Tasty low carb and keto cottage cheese pancakes have a delicate, fluffy texture thanks to the melted cottage cheese curds.
In these delicious low carb and keto cottage cheese pancakes, the low ratio of flour to cheese, plus the cottage cheese curds that get melted as you cook the pancakes, result in delicate, fluffy and very flavorful little pancakes.
How to make keto cottage cheese pancakes
Scroll down to the recipe card for the detailed instructions. The basics? Whisk together eggs, cottage cheese, a sweetener, vanilla, coconut flour, and baking soda. Then cook the pancakes in a nonstick skillet until puffed and golden, about 3 minutes per side.
These cottage cheese pancakes are more difficult to flip than regular pancakes because they’re less sturdy. So flip them slowly and carefully with a wide spatula, as shown in the video.

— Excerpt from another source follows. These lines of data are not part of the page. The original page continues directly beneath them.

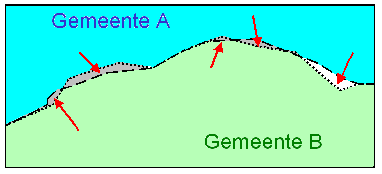 Slivers. De figuur toont versimpeld wat slivers (overlappen en gaten) zijn bij naburige vlakken
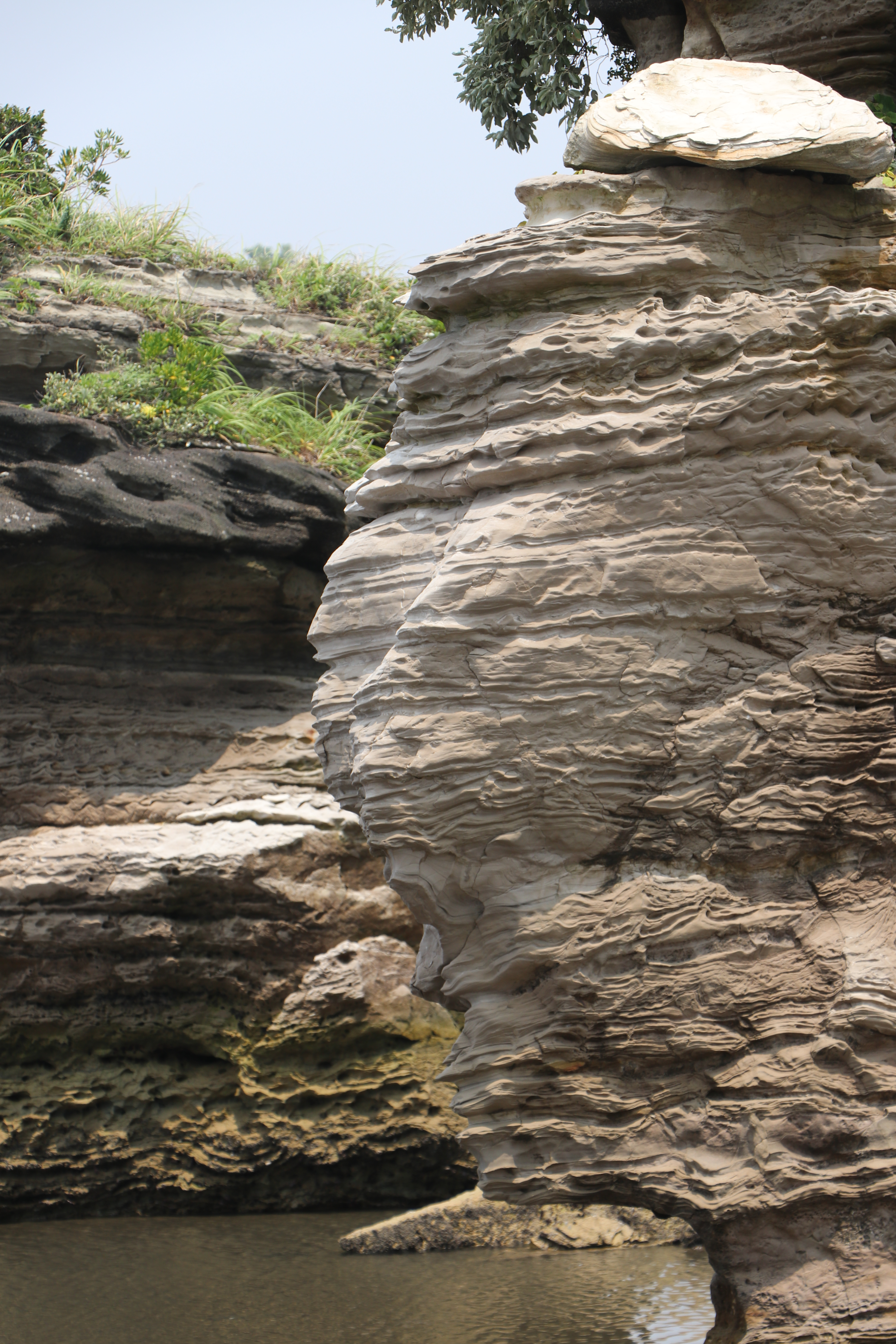 神奈川県三浦市二町谷で観察可能な漣痕。通称「トンビ山(トビ山)」のもの。
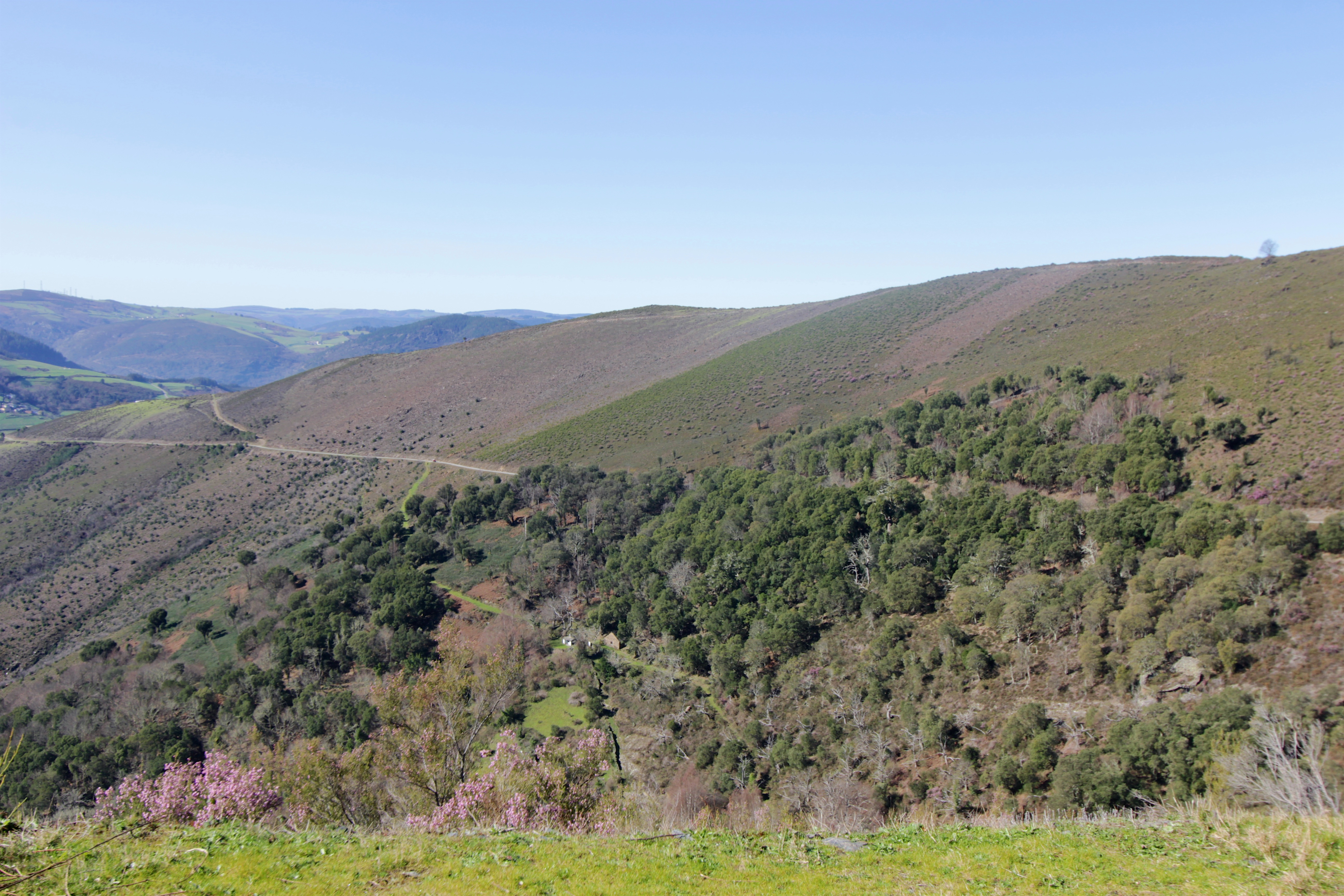 Alcornocal situado en el principado de Asturias. Espacio natural protegido y monumento natural
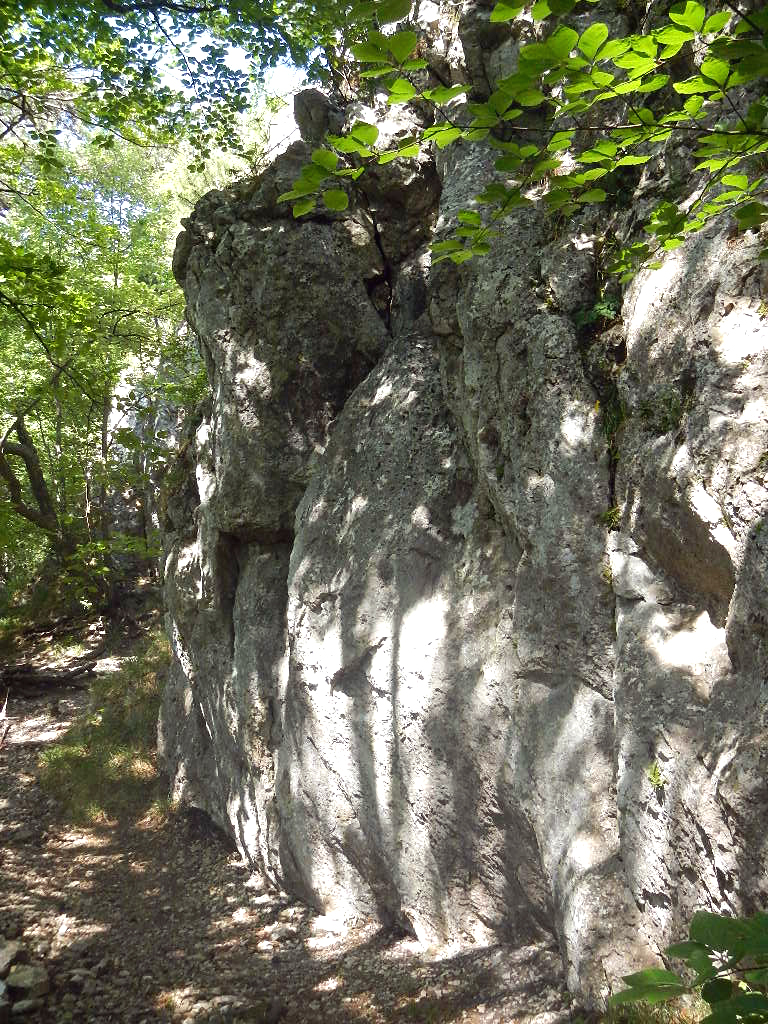 Klettergarten Gießwände in Wassergspreng (Gemeinde Hinterbrühl), Bezirk Mödling, Niederösterreich, südlich von Wien: Gelände
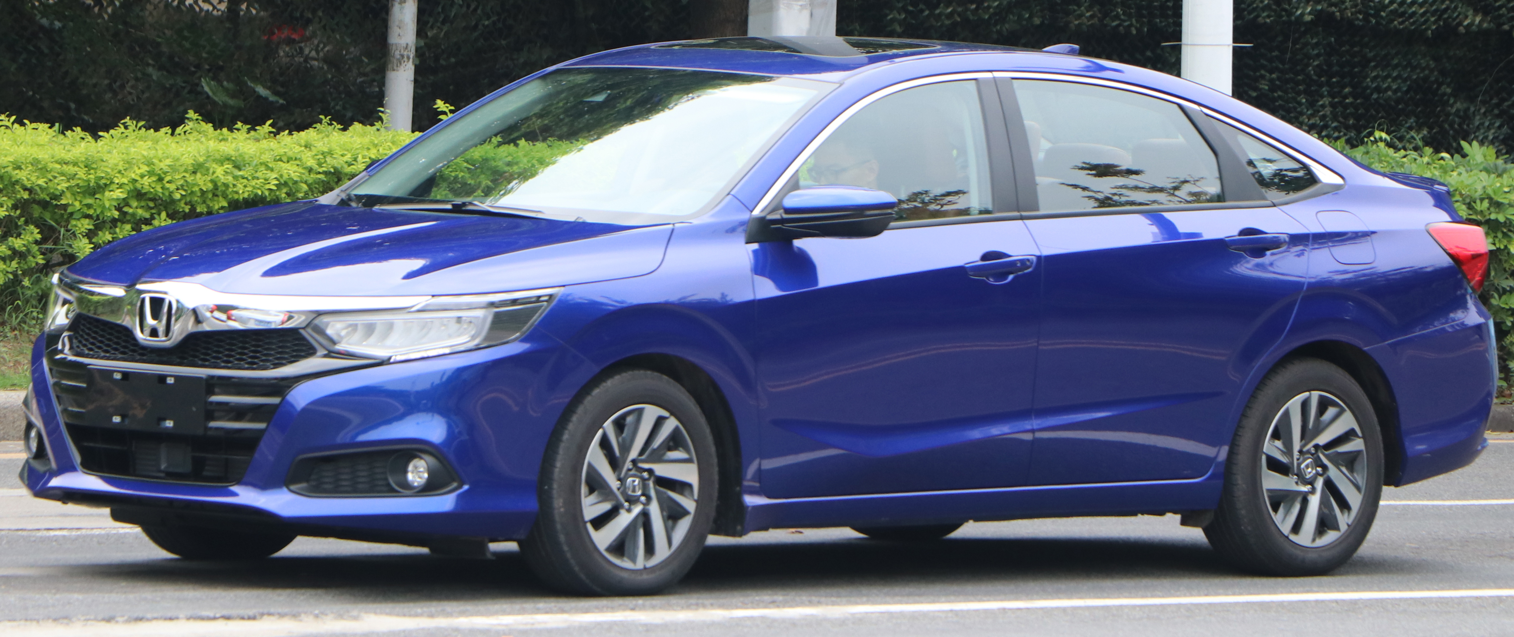 广汽本田凌派

Don’t worry if a couple of them get a little squished and lose their shape when you flip them! The wonderful flavor will compensate for any shape mishaps.
One trick I learned is to make cottage cheese pancakes smaller since smaller pancakes are easier to flip. So I use a 2-tablespoon scoop rather than a 4-tablespoon one.
How to sweeten keto cottage cheese pancakes
Sweetening the batter is optional and up to you. If you plan on serving these low carb cottage cheese pancakes with a sweet syrup, you don’t need to sweeten the batter.
But sometimes I serve them with just unsalted butter, and then I add 1/2 teaspoon of stevia glycerite, which is equal to about 2 tablespoons of sugar.
Is this a healthy recipe?
Well, it’s not broccoli… but I do believe that these keto cottage cheese pancakes are a vast improvement over high-carb, refined flour pancakes.
Can I keep leftovers?
Yes. Although not as good as fresh, you can keep leftovers of these keto cottage cheese pancakes in the fridge, in an airtight container, for 3-4 days, and reheat them in the microwave. You can also freeze leftovers, separated with wax paper squares.
More tasty keto pancake recipes
Cottage Cheese Pancakes
- 4 large eggs
- 1 cup whole milk cottage cheese
- 1 tablespoon vanilla extract
- 1/2 teaspoon stevia glycerite (optional; equals about 2 tablespoons sugar)
- 6 tablespoons coconut flour (42 grams)
- ½ teaspoon baking soda
- Cooking spray
- Preheat oven to warm (150-170 degrees F). Line a large baking sheet with parchment paper.
- In a large bowl, whisk together the eggs, cottage cheese, vanilla extract, and stevia.
- Add the coconut flour and the baking soda and whisk to combine. The batter will be thick.
- Heat a large nonstick skillet over medium-low heat. Spray it with nonstick cooking spray.
- Using a 2-tablespoon scoop, transfer four mounds of the batter into the skillet. Gently flatten the tops with a spatula.
- Cook the pancakes until bottoms are golden brown and set, 3-4 minutes.
- Carefully flip the pancakes – they’re quite delicate – and cook until golden and set, 2-3 more minutes.
- Place the cooked pancakes on the prepared baking sheet and keep in the warm oven while you cook more batches.